Records from a data source:
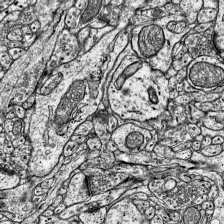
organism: Mouse
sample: Visual Cortex
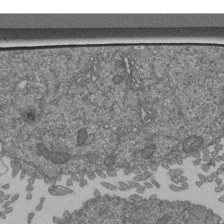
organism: Human
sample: Retinal organoid Rod and Cone cells
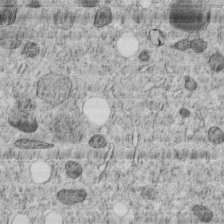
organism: C. elegans
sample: C. elegans embryo early stage
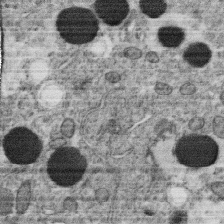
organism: C. elegans
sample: C. elegans oocyte; sperm cells
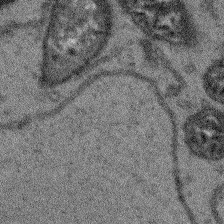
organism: Arabidopsis thaliana
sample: Root tip
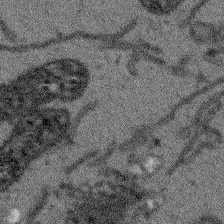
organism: Arabidopsis thaliana
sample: Root tip
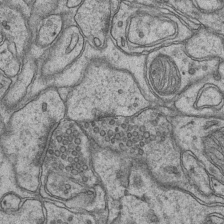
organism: Mouse
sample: CA1 Hippocampus
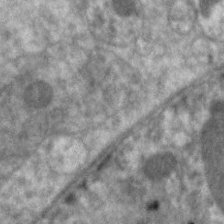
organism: C. elegans
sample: Pharynx
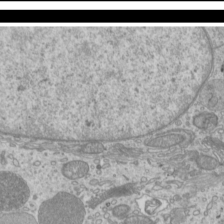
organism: Mouse
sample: Cilia; mouse epididymis
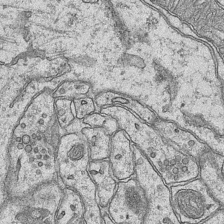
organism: Mouse
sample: CA1 Hippocampus
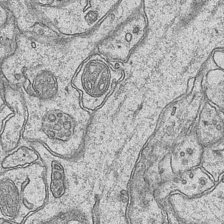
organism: Mouse
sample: CA1 Hippocampus
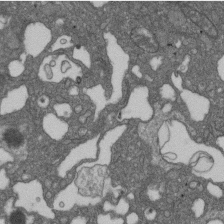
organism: Drosophila
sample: Nephrocyte
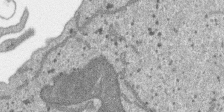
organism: Human
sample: Lung epithelial cells infected with SARS-CoV-2
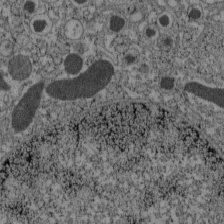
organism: C57BL Mouse
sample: Pancreatic islet
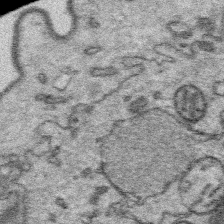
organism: Platynereis dumerilii
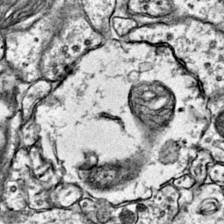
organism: Mouse
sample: Primary visual cortex
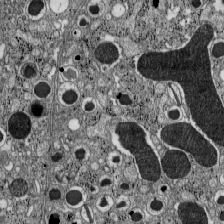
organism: C57BL Mouse
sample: Pancreatic islet
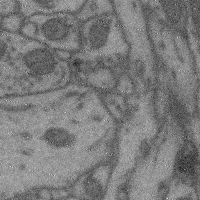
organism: Mouse
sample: Cerebral cortex
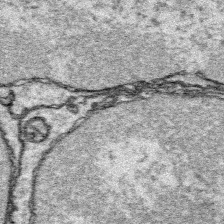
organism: Platynereis dumerilii
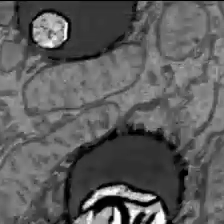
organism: C57BL Mouse
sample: Liver
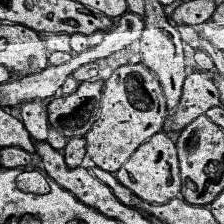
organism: Human
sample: Temporal Lobe
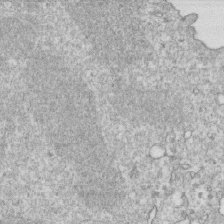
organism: Mouse
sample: Activated OT-1 CD8+ T cells
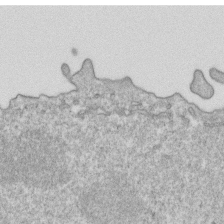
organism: Mouse
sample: Activated OT-1 CD8+ T cells
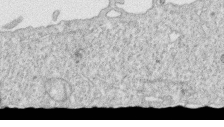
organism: Human
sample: HeLa cell HIV synapse
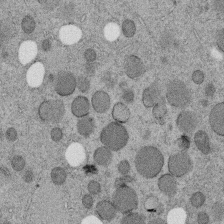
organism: C. elegans
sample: C. elegans embryo early stage
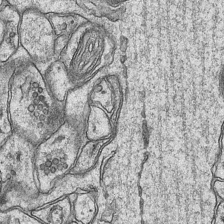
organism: Mouse
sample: CA1 Hippocampus
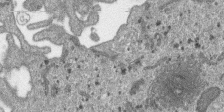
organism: Human
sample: Lung epithelial cells infected with SARS-CoV-2
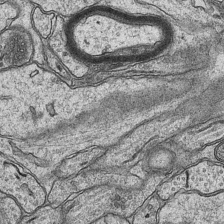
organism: Mouse
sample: CA1 Hippocampus
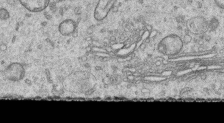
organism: Human
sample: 1205lu cells
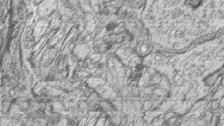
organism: Zebrafish
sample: synaptic ribbons in rod cells and cone cells
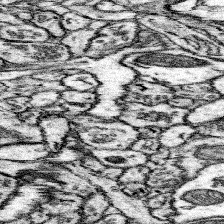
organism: Mouse
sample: Somatosensory cortex neuropil
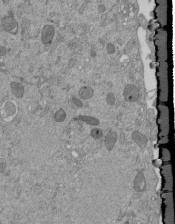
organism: Mouse
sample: ED-1 cell nuclei; centrioles
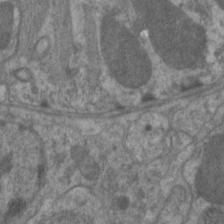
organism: C. elegans
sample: Pharynx
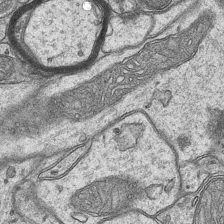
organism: Mouse
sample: CA1 Hippocampus
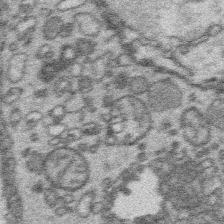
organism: Platynereis dumerilii
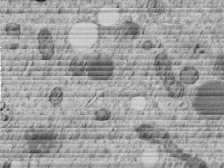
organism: C. elegans
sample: C. elegans embryo early stage
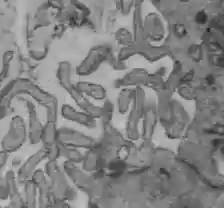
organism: C57BL Mouse
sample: Liver
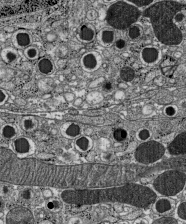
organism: C57BL Mouse
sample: Pancreatic islet
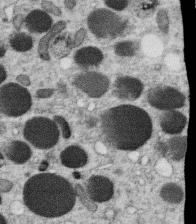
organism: C. elegans
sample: C. elegans oocyte; sperm cells
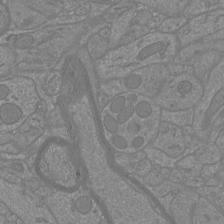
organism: Mouse
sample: Cortical neurons
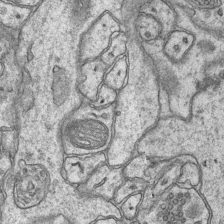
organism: Mouse
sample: CA1 Hippocampus
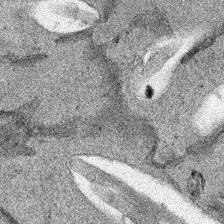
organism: Human
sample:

Assignment — Would you write out the data exactly, with no pictures in the copy?

Task solution —
organism: Mouse
sample: Visual Cortex
organism: Human
sample: Retinal organoid Rod and Cone cells
organism: C. elegans
sample: C. elegans embryo early stage
organism: C. elegans
sample: C. elegans oocyte; sperm cells
organism: Arabidopsis thaliana
sample: Root tip
organism: Arabidopsis thaliana
sample: Root tip
organism: Mouse
sample: CA1 Hippocampus
organism: C. elegans
sample: Pharynx
organism: Mouse
sample: Cilia; mouse epididymis
organism: Mouse
sample: CA1 Hippocampus
organism: Mouse
sample: CA1 Hippocampus
organism: Drosophila
sample: Nephrocyte
organism: Human
sample: Lung epithelial cells infected with SARS-CoV-2
organism: C57BL Mouse
sample: Pancreatic islet
organism: Platynereis dumerilii
organism: Mouse
sample: Primary visual cortex
organism: C57BL Mouse
sample: Pancreatic islet
organism: Mouse
sample: Cerebral cortex
organism: Platynereis dumerilii
organism: C57BL Mouse
sample: Liver
organism: Human
sample: Temporal Lobe
organism: Mouse
sample: Activated OT-1 CD8+ T cells
organism: Mouse
sample: Activated OT-1 CD8+ T cells
organism: Human
sample: HeLa cell HIV synapse
organism: C. elegans
sample: C. elegans embryo early stage
organism: Mouse
sample: CA1 Hippocampus
organism: Human
sample: Lung epithelial cells infected with SARS-CoV-2
organism: Mouse
sample: CA1 Hippocampus
organism: Human
sample: 1205lu cells
organism: Zebrafish
sample: synaptic ribbons in rod cells and cone cells
organism: Mouse
sample: Somatosensory cortex neuropil
organism: Mouse
sample: ED-1 cell nuclei; centrioles
organism: C. elegans
sample: Pharynx
organism: Mouse
sample: CA1 Hippocampus
organism: Platynereis dumerilii
organism: C. elegans
sample: C. elegans embryo early stage
organism: C57BL Mouse
sample: Liver
organism: C57BL Mouse
sample: Pancreatic islet
organism: C. elegans
sample: C. elegans oocyte; sperm cells
organism: Mouse
sample: Cortical neurons
organism: Mouse
sample: CA1 Hippocampus
organism: Human
sample:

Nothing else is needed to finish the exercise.